7. Il ne résulte pas de l'instruction que Mme A se trouvait dans une situation de précarité d'une gravité telle que son expulsion devait être considérée par le préfet de police comme de nature à porter atteinte à l'ordre public. En l'état de l'instruction, aucun des moyens de légalité interne et externe invoqués n'est de nature à faire naître un doute sérieux quant à la légalité de la décision attaquée.

8. Il résulte de ce qui précède, sans qu'il soit besoin d'examiner la recevabilité de la requête tenant au défaut de capacité à agir et de statuer sur la condition tenant à l'urgence, que les conclusions aux fins de suspension de l'exécution de la décision attaquée et celles tendant à l'application des articles L.761 -1 du code de justice administrative et 37 de la loi du 10 juillet 1991 doivent être rejetées.

O R D O N N E :

Article 1er : Mme A est admise au bénéfice de l'aide juridictionnelle à titre provisoire.

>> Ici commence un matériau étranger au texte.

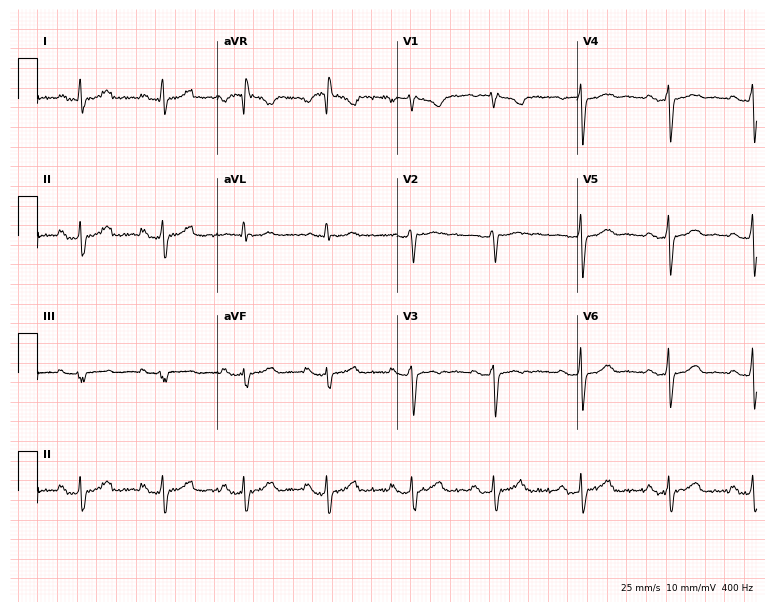
ECG (7.3-second recording at 400 Hz) — a female patient, 39 years old. Screened for six findings — first-degree AV block, right bundle branch block, left bundle branch block, sinus bradycardia, atrial fibrillation, sinus tachycardia — none is recorded. Only these six findings were labelled.
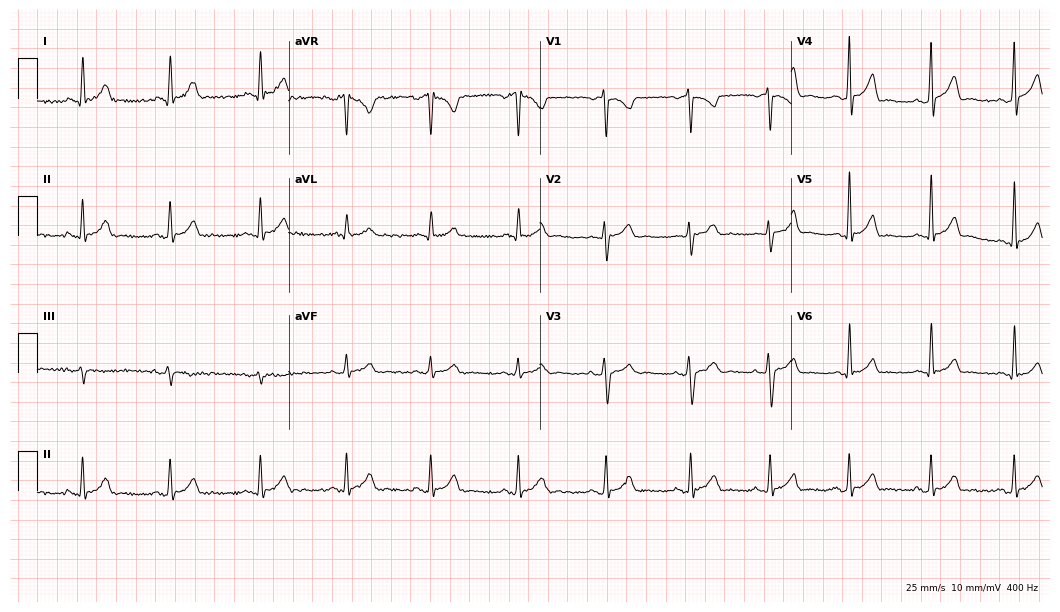
Electrocardiogram (10.2-second recording at 400 Hz), a man, 34 years old. Overall reading on record: normal ECG.
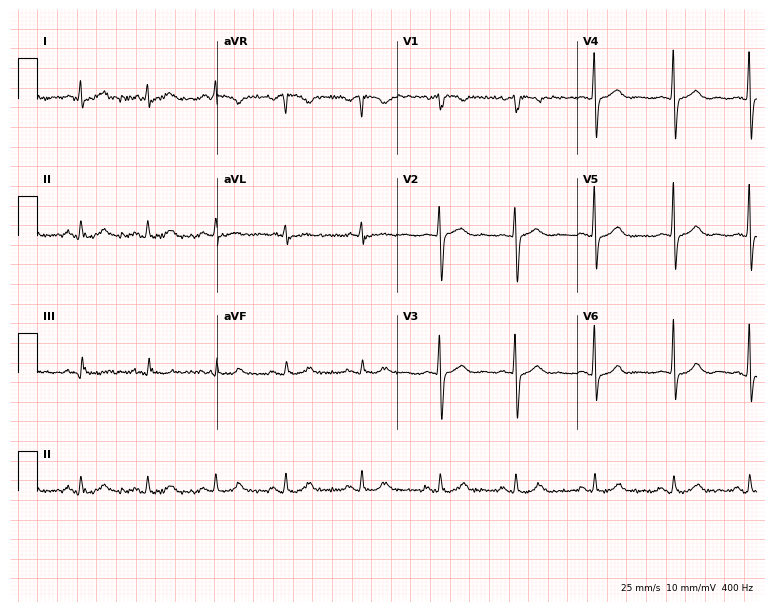
Standard 12-lead ECG recorded from a woman, 25 years old. Read as a normal ECG.

Article 2 : La requête de Mme A est rejetée.

Article 3 : La présente ordonnance sera notifiée à Mme C A, au ministre de l'intérieur et des outre-mer, à M. D E, à Adiam Tutelles et à Me Hug.

Fait à Paris le 28 mai 2024.

La juge des référés,

M. SALZMANN

La République mande et ordonne au ministre de l'intérieur et des outre-mer en ce qui le concerne et à tous commissaires de justice à ce requis en ce qui concerne les voies de droit commun, contre les parties privées, de pourvoir à l'exécution de la présente décision.